When today's psychiatrist does psychotherapy, it is most likely supportive psychotherapy. Because it is well-tolerated by patients and its results are at least equal to those of other psychotherapies, David Hellerstein and colleagues (1994) called supportive psychotherapy the default model and believed it should be the therapy of first choice.
Robert Knight, M.D., one of the first psychiatrists to discuss supportive psychotherapy, wrote (Knight, 1949):
Suppressive or supportive psychotherapy, also called superficial psychotherapy, utilizes such devices as inspiration, reassurance, suggestion, persuasion, counseling, reeducation, and the like and avoids investigative and exploratory measures.
He later added a list of techniques to use for supportive psychotherapy (Knight, 1952):
Instruction of the patient in areas of knowledge and adaptation where he is deficient encouragement, advice, active help in feasible management of the environment; appropriate coaxing, exhortation, kidding and praise; prescription of daily activities, including mental hygiene reading; provisions of support through a nurse or companion; long range support through less frequent continuing supportive interviews as the patient improves.
He also included hospitalization as an option.
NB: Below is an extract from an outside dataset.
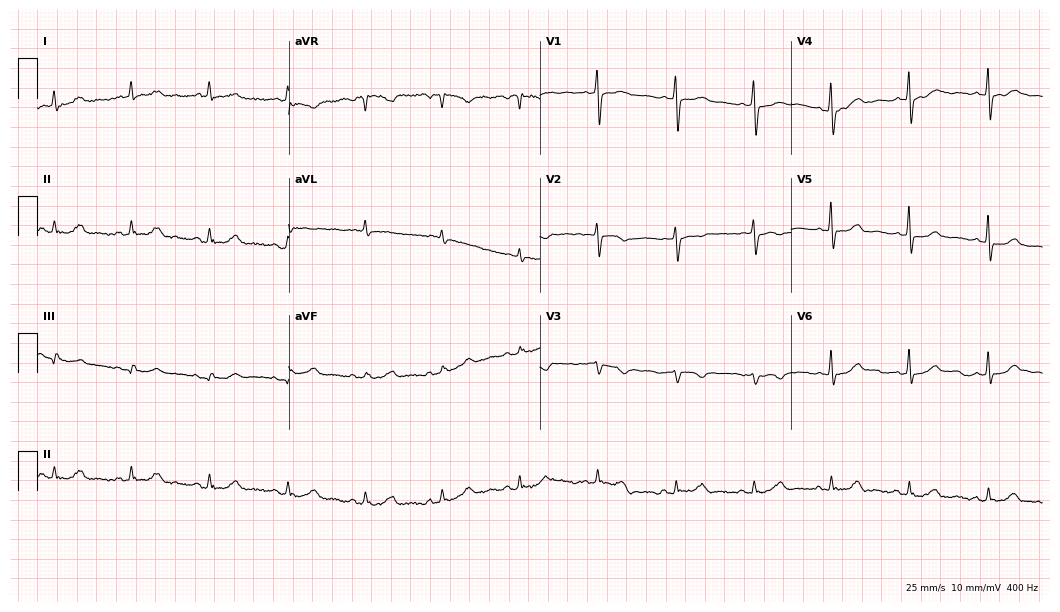
12-lead ECG from a female, 77 years old. Labelled as a normal ECG.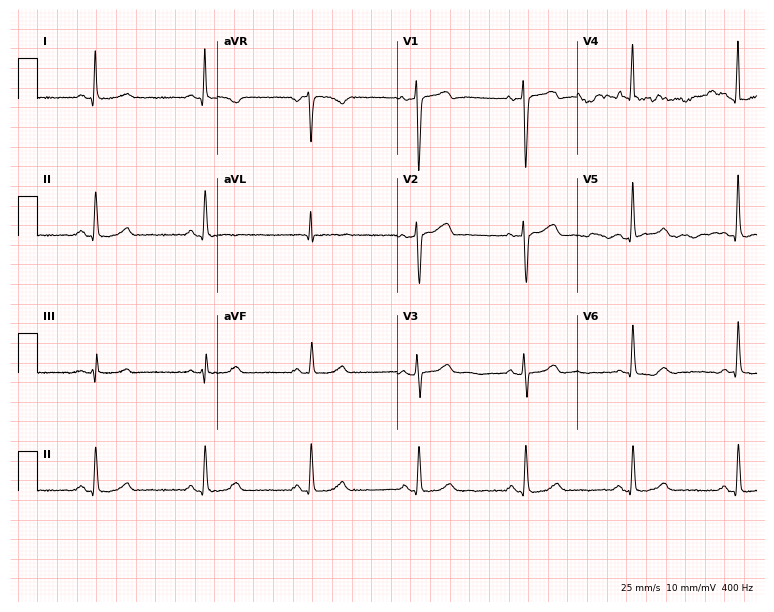
Standard 12-lead ECG recorded from a female, 51 years old (7.3-second recording at 400 Hz). Read as a normal ECG.

Knight had a psychoanalytic perspective. For healthier patients, expressive, exploratory or psychoanalytic therapy was preferred. For the more psychologically impaired patient, supportive therapy was the treatment of choice. The purpose of supportive therapy was to "reconstruct the defense mechanisms and adaptive methods [of the patient] before his decompensation" (Knight, 1952).
The model for supportive psychotherapy Knight proposed is similar to the one we use today. Knight's devices, now called techniques, however, have steadily increased in number as each subsequent author has added new ones.
One of Misch's (2000) suggested techniques, for instance, is to capitalize on the therapist as a role model: Let the patient see how the therapist handles anger, confusion, embarrassment, disappointment and failure. He noted:
The supportive therapist is a good selfobject, providing needed mirroring, idealizing, and twinship experiences that allow the patient to internalize important psychological functions that are currently deficient.